La cita es en Mollet del Vallès, ciudad metropolitana de bandera socialista, y el candidato llega puntual. Al exalcalde de Vilassar de Dalt le esperan una treintena de militantes que quieren escuchar cuál es su propuesta para el futuro de ERC. Entre ellos, todo un ilustre como el exconseller Joan Manuel Tresserras. Godàs empieza por no rehuir lo evidente, que es que el suyo no es un perfil conocido ni dentro ni fuera del partido. Admite sin reparos que es un “hándicap”, pero asegura que lo compensará poniéndose “a disposición” de la organización desde el minuto uno.
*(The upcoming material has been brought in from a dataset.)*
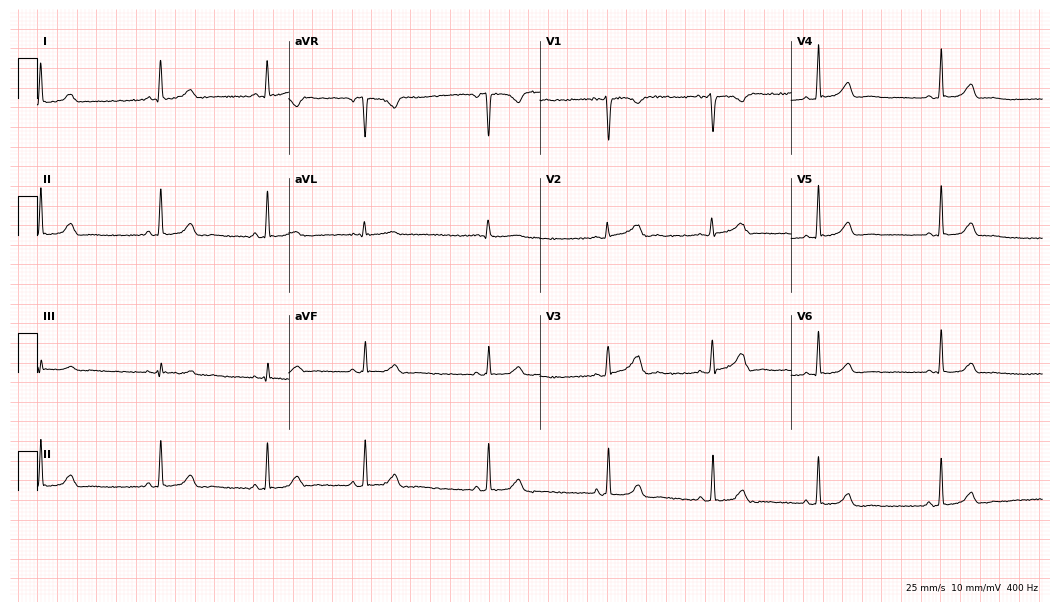
Resting 12-lead electrocardiogram (10.2-second recording at 400 Hz). Patient: a female, 23 years old. Read as a normal ECG.

Si gana, no aspirará a ser el candidato a la presidencia de la Generalitat. Partido, partido y solo partido.
No tarda en entrar en materia. Esquerra vive sacudida por el enfrentamiento entre Junqueras y Rovira. El tándem que gobernó ERC durante 13 años, ahora está en guerra. El último episodio, el embate que el exlíder lanzó el sábado contra su exnúmero dos. En Nova Esquerra Nacional no sentaron nada bien las palabras del expresidente pero, superado el estupor, creen haber encontrado la fórmula para sacarles provecho. Si Junqueras tensa la cuerda, Godàs se presenta como el candidato para destensarla. No menciona en ningún momento a Junqueras, pero se le entiende todo. “Tenemos que debatir con responsabilidad y voluntad constructiva”, dispara. Es lo que consideran que no está haciendo su oponente.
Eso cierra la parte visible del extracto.